(Records from a collection)
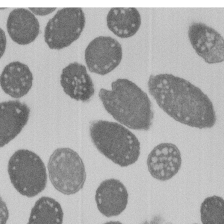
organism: E. coli
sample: Bacterial nucleoid
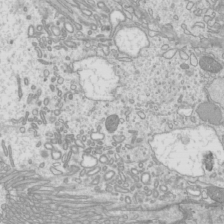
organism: Mouse
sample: Cilia; mouse epididymis
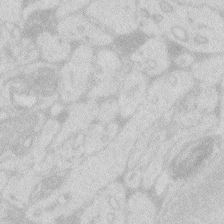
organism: Zebrafish
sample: Macrophage
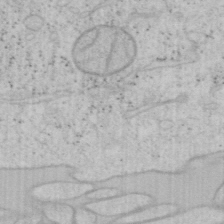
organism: Human
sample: HeLa cells
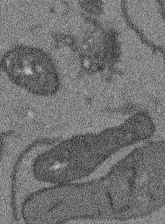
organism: Arabidopsis thaliana
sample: Root tip
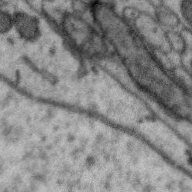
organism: Zebra finch
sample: Brain
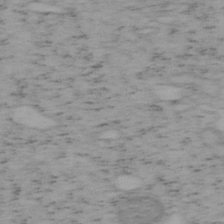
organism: Mouse
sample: OT-I killer T cells with ID8 ovarian cancer cells
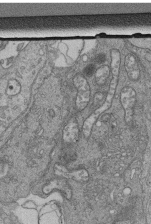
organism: Human
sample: Retinal organoid Rod and Cone cells
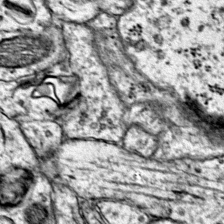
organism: Mouse
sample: Primary visual cortex
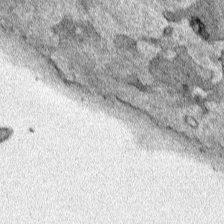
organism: Human
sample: Mitochondria in HCT116 cells
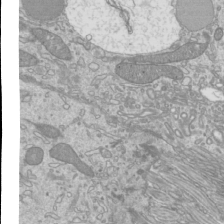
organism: Mouse
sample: Cilia; mouse epididymis
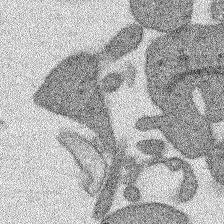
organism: Human
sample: HeLa cells
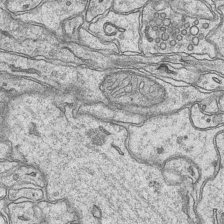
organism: Mouse
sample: CA1 Hippocampus
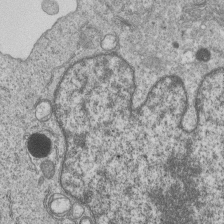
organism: Human
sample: MDA-MB-231 cells
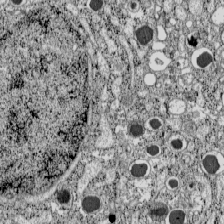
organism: C57BL Mouse
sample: Pancreatic islet
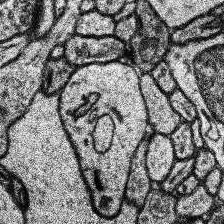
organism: Human
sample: Temporal Lobe
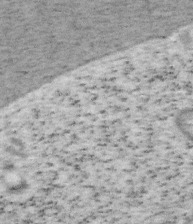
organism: Mouse
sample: OT-I killer T cells with ID8 ovarian cancer cells
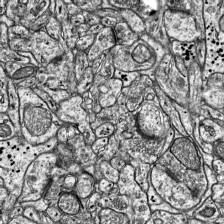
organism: Mouse
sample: Visual Cortex
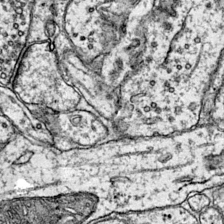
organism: Mouse
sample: Primary visual cortex
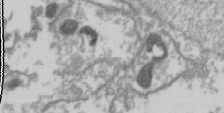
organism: Drosophila
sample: Cell division; meiosis; drosophila spermatocytes
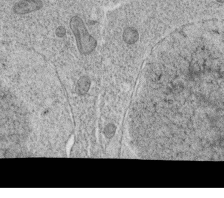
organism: C. elegans
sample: C. elegans oocyte; sperm cells
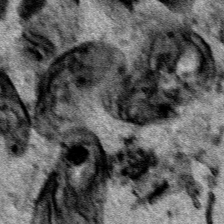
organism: Human
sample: Mitochondria in HCT116 cells
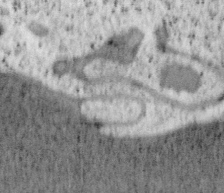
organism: Mouse
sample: OT-I killer T cells with ID8 ovarian cancer cells
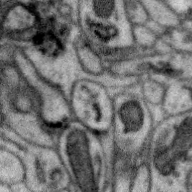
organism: Zebra finch
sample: Brain
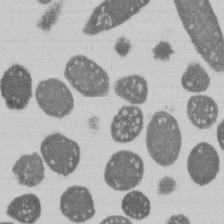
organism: E. coli
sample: Bacterial nucleoid
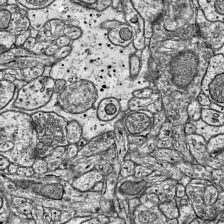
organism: Mouse
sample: Visual Cortex
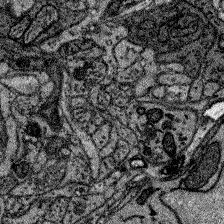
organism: Zebrafish
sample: Larval olfactory bulb
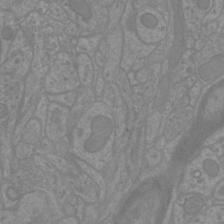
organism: Mouse
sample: Cortical neurons
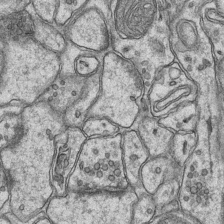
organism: Mouse
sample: CA1 Hippocampus
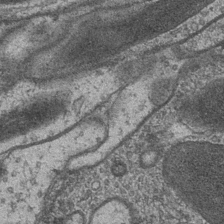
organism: Drosophila
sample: Optic medulla
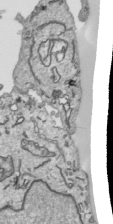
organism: Human
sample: Mitochondria in HCT116 cells
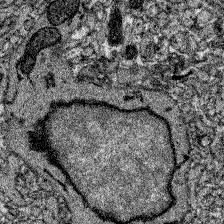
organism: Zebrafish
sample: Larval olfactory bulb
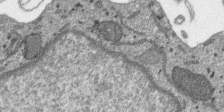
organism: Human
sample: Lung epithelial cells infected with SARS-CoV-2
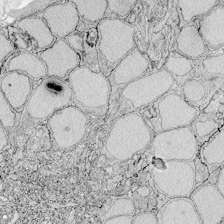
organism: Zebrafish
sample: Whole-Brain
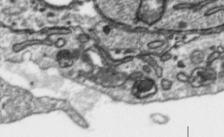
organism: Toxoplasma gondii
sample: Parasites in a vacuole inside a host cell
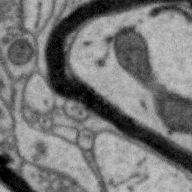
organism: Zebra finch
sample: Brain
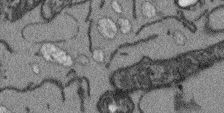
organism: Arabidopsis thaliana
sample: Root tip
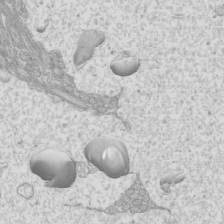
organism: Mouse
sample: Cilia; mouse epididymis
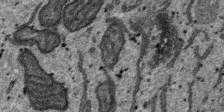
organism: Human
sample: Lung epithelial cells, uninfected (mock) control
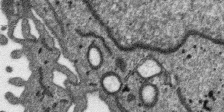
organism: Human
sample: Lung epithelial cells infected with SARS-CoV-2
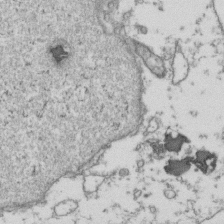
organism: Human
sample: Activated Jurkat CD4+ T cells
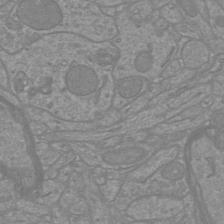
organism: Mouse
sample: Cortical neurons
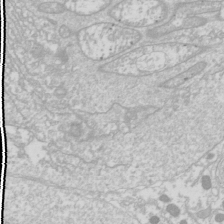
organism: Drosophila
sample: Cell division; meiosis; drosophila spermatocytes
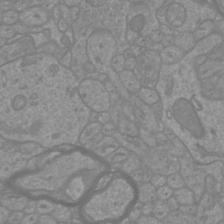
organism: Mouse
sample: Cortical neurons
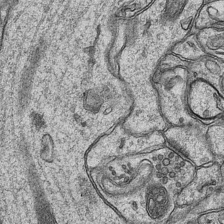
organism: Mouse
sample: CA1 Hippocampus
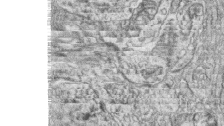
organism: Zebrafish
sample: synaptic ribbons in rod cells and cone cells
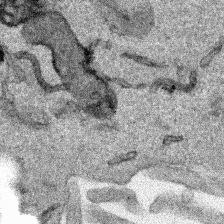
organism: Human
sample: Mitochondria in HCT116 cells
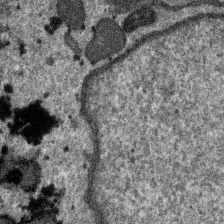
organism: Human
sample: Lung epithelial cells infected with SARS-CoV-2
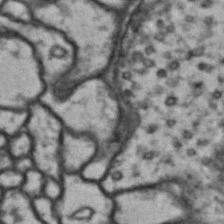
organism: Drosophila
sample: Brain
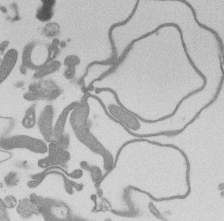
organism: Mouse
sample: Dividing mouse embryo 1 cell stage
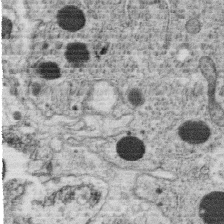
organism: C. elegans
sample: C. elegans oocyte; sperm cells
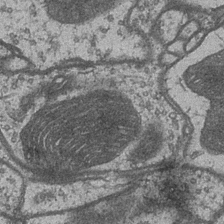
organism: Drosophila
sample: Optic medulla
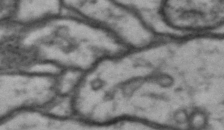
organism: Drosophila
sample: Brain
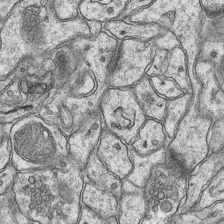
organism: Mouse
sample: CA1 Hippocampus
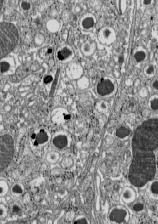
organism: C57BL Mouse
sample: Pancreatic islet
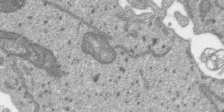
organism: Human
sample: Lung epithelial cells infected with SARS-CoV-2
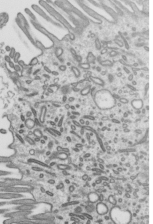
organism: Mouse
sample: Mouse epididymis efferent ductule cilia
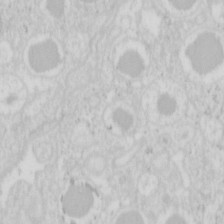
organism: Mouse
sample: Pancreas
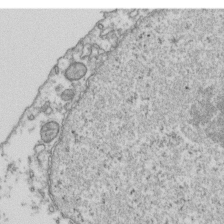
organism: Human
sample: Activated Jurkat CD4+ T cells
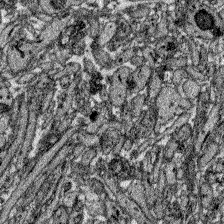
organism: Zebrafish
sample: Larval olfactory bulb
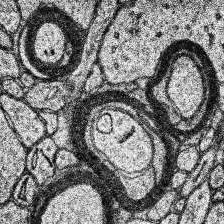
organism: Human
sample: Temporal Lobe
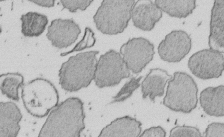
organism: E. coli
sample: Bacterial nucleoid
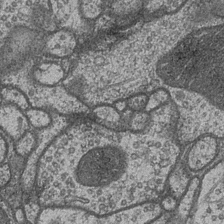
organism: Drosophila
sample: Optic medulla
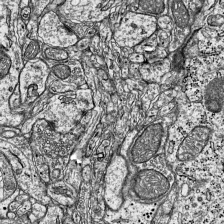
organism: Mouse
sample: Visual Cortex
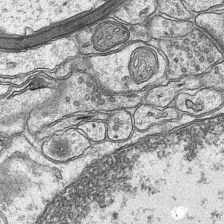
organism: Mouse
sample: CA1 Hippocampus
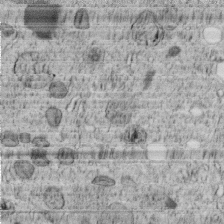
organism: C. elegans
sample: C. elegans embryo early stage
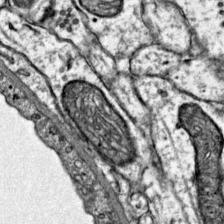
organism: Mouse
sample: Primary visual cortex
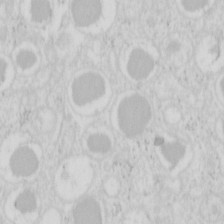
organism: Mouse
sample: Pancreas
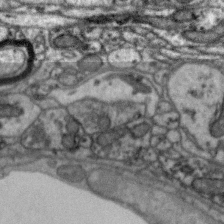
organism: Zebra finch
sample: Brain
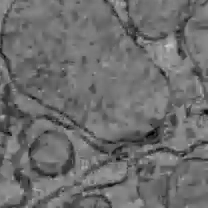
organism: C57BL Mouse
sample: Liver
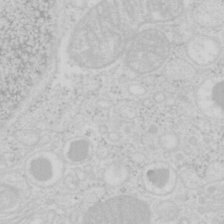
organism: Mouse
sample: Pancreas
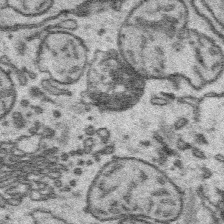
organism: Platynereis dumerilii
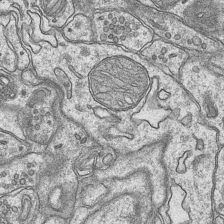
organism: Mouse
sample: CA1 Hippocampus
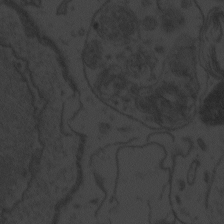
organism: Zebrafish
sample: Macrophage infected with Toxoplasma gondii
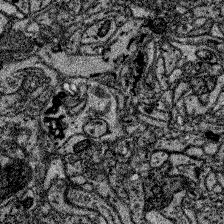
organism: Zebrafish
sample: Larval olfactory bulb
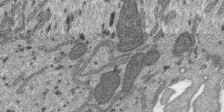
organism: Human
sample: Lung epithelial cells infected with SARS-CoV-2
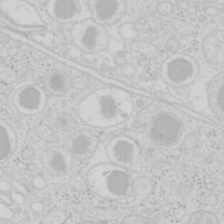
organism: Mouse
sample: Pancreas
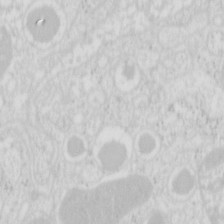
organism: Mouse
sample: Pancreas
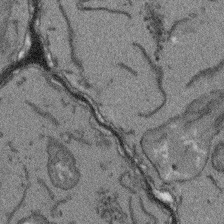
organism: Arabidopsis thaliana
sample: Root tip
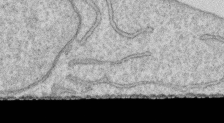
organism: Human
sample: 1205lu cells
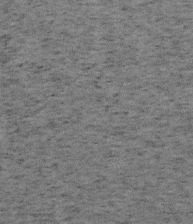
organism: Mouse
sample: OT-I killer T cells with ID8 ovarian cancer cells
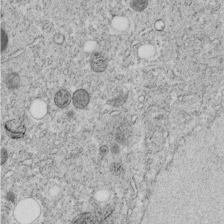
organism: C. elegans
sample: C. elegans embryo early stage
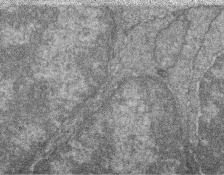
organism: Zebrafish
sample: Cilia; retinal pigment epithelium
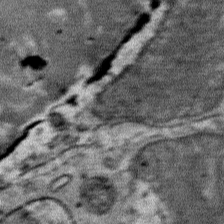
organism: Mouse
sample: Mouse Salivary gland
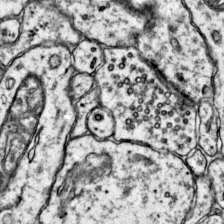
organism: Mouse
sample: Primary visual cortex
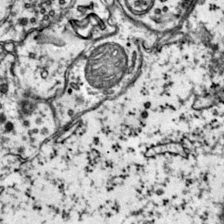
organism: Mouse
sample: Primary visual cortex
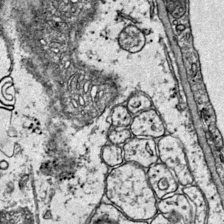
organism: Mouse
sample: Primary visual cortex
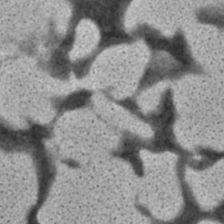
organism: C. elegans
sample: C. elegans embryo
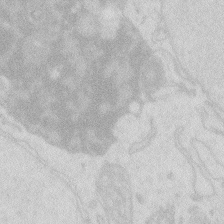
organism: Zebrafish
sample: Macrophage
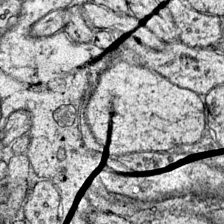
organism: Mouse
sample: Primary visual cortex
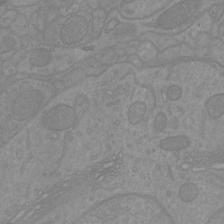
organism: Mouse
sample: Cortical neurons
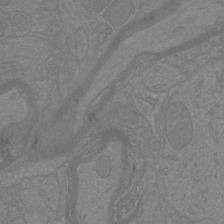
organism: Mouse
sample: Cortical neurons
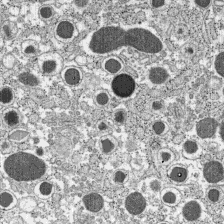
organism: C57BL Mouse
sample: Pancreatic islet
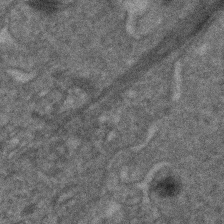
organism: Human
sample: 1205lu cells
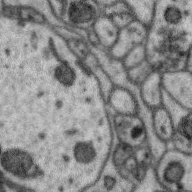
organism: Zebra finch
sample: Brain
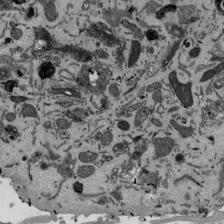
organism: Mouse
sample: ED-1 cell nuclei; centrioles
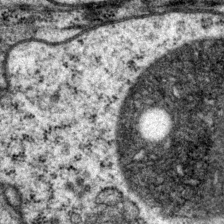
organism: P. pacificus
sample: Pharynx
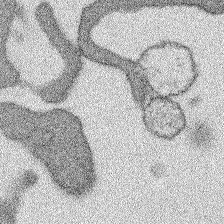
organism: Human
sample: HeLa cells
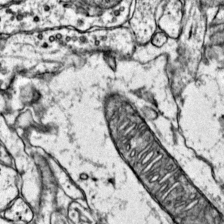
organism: Mouse
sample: Primary visual cortex
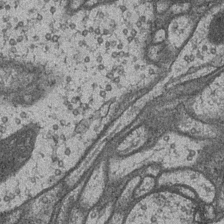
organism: Drosophila
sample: Optic medulla
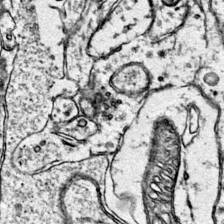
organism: Mouse
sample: Primary visual cortex
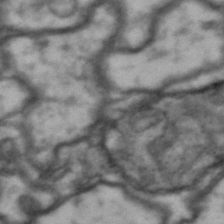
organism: Drosophila
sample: Brain
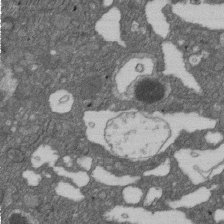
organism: Drosophila
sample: Nephrocyte
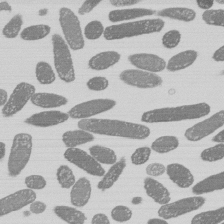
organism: E. coli
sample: Bacterial nucleoid
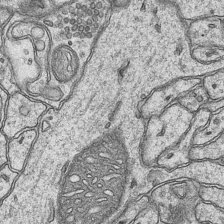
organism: Mouse
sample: CA1 Hippocampus
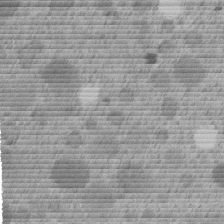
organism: C. elegans
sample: C. elegans embryo early stage
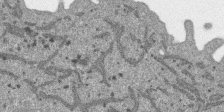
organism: Human
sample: Lung epithelial cells infected with SARS-CoV-2
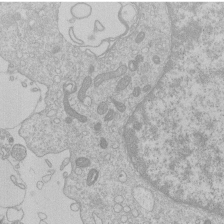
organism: Human
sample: Macrophage cells

## Assignment
Every line above has to be output exactly; the pictures must be dropped.

## Task answer
organism: E. coli
sample: Bacterial nucleoid
organism: Mouse
sample: Cilia; mouse epididymis
organism: Zebrafish
sample: Macrophage
organism: Human
sample: HeLa cells
organism: Arabidopsis thaliana
sample: Root tip
organism: Zebra finch
sample: Brain
organism: Mouse
sample: OT-I killer T cells with ID8 ovarian cancer cells
organism: Human
sample: Retinal organoid Rod and Cone cells
organism: Mouse
sample: Primary visual cortex
organism: Human
sample: Mitochondria in HCT116 cells
organism: Mouse
sample: Cilia; mouse epididymis
organism: Human
sample: HeLa cells
organism: Mouse
sample: CA1 Hippocampus
organism: Human
sample: MDA-MB-231 cells
organism: C57BL Mouse
sample: Pancreatic islet
organism: Human
sample: Temporal Lobe
organism: Mouse
sample: OT-I killer T cells with ID8 ovarian cancer cells
organism: Mouse
sample: Visual Cortex
organism: Mouse
sample: Primary visual cortex
organism: Drosophila
sample: Cell division; meiosis; drosophila spermatocytes
organism: C. elegans
sample: C. elegans oocyte; sperm cells
organism: Human
sample: Mitochondria in HCT116 cells
organism: Mouse
sample: OT-I killer T cells with ID8 ovarian cancer cells
organism: Zebra finch
sample: Brain
organism: E. coli
sample: Bacterial nucleoid
organism: Mouse
sample: Visual Cortex
organism: Zebrafish
sample: Larval olfactory bulb
organism: Mouse
sample: Cortical neurons
organism: Mouse
sample: CA1 Hippocampus
organism: Drosophila
sample: Optic medulla
organism: Human
sample: Mitochondria in HCT116 cells
organism: Zebrafish
sample: Larval olfactory bulb
organism: Human
sample: Lung epithelial cells infected with SARS-CoV-2
organism: Zebrafish
sample: Whole-Brain
organism: Toxoplasma gondii
sample: Parasites in a vacuole inside a host cell
organism: Zebra finch
sample: Brain
organism: Arabidopsis thaliana
sample: Root tip
organism: Mouse
sample: Cilia; mouse epididymis
organism: Human
sample: Lung epithelial cells, uninfected (mock) control
organism: Human
sample: Lung epithelial cells infected with SARS-CoV-2
organism: Human
sample: Activated Jurkat CD4+ T cells
organism: Mouse
sample: Cortical neurons
organism: Drosophila
sample: Cell division; meiosis; drosophila spermatocytes
organism: Mouse
sample: Cortical neurons
organism: Mouse
sample: CA1 Hippocampus
organism: Zebrafish
sample: synaptic ribbons in rod cells and cone cells
organism: Human
sample: Mitochondria in HCT116 cells
organism: Human
sample: Lung epithelial cells infected with SARS-CoV-2
organism: Drosophila
sample: Brain
organism: Mouse
sample: Dividing mouse embryo 1 cell stage
organism: C. elegans
sample: C. elegans oocyte; sperm cells
organism: Drosophila
sample: Optic medulla
organism: Drosophila
sample: Brain
organism: Mouse
sample: CA1 Hippocampus
organism: C57BL Mouse
sample: Pancreatic islet
organism: Human
sample: Lung epithelial cells infected with SARS-CoV-2
organism: Mouse
sample: Mouse epididymis efferent ductule cilia
organism: Mouse
sample: Pancreas
organism: Human
sample: Activated Jurkat CD4+ T cells
organism: Zebrafish
sample: Larval olfactory bulb
organism: Human
sample: Temporal Lobe
organism: E. coli
sample: Bacterial nucleoid
organism: Drosophila
sample: Optic medulla
organism: Mouse
sample: Visual Cortex
organism: Mouse
sample: CA1 Hippocampus
organism: C. elegans
sample: C. elegans embryo early stage
organism: Mouse
sample: Primary visual cortex
organism: Mouse
sample: Pancreas
organism: Zebra finch
sample: Brain
organism: C57BL Mouse
sample: Liver
organism: Mouse
sample: Pancreas
organism: Platynereis dumerilii
organism: Mouse
sample: CA1 Hippocampus
organism: Zebrafish
sample: Macrophage infected with Toxoplasma gondii
organism: Zebrafish
sample: Larval olfactory bulb
organism: Human
sample: Lung epithelial cells infected with SARS-CoV-2
organism: Mouse
sample: Pancreas
organism: Mouse
sample: Pancreas
organism: Arabidopsis thaliana
sample: Root tip
organism: Human
sample: 1205lu cells
organism: Mouse
sample: OT-I killer T cells with ID8 ovarian cancer cells
organism: C. elegans
sample: C. elegans embryo early stage
organism: Zebrafish
sample: Cilia; retinal pigment epithelium
organism: Mouse
sample: Mouse Salivary gland
organism: Mouse
sample: Primary visual cortex
organism: Mouse
sample: Primary visual cortex
organism: Mouse
sample: Primary visual cortex
organism: C. elegans
sample: C. elegans embryo
organism: Zebrafish
sample: Macrophage
organism: Mouse
sample: Primary visual cortex
organism: Mouse
sample: Cortical neurons
organism: Mouse
sample: Cortical neurons
organism: C57BL Mouse
sample: Pancreatic islet
organism: Human
sample: 1205lu cells
organism: Zebra finch
sample: Brain
organism: Mouse
sample: ED-1 cell nuclei; centrioles
organism: P. pacificus
sample: Pharynx
organism: Human
sample: HeLa cells
organism: Mouse
sample: Primary visual cortex
organism: Drosophila
sample: Optic medulla
organism: Mouse
sample: Primary visual cortex
organism: Drosophila
sample: Brain
organism: Drosophila
sample: Nephrocyte
organism: E. coli
sample: Bacterial nucleoid
organism: Mouse
sample: CA1 Hippocampus
organism: C. elegans
sample: C. elegans embryo early stage
organism: Human
sample: Lung epithelial cells infected with SARS-CoV-2
organism: Human
sample: Macrophage cells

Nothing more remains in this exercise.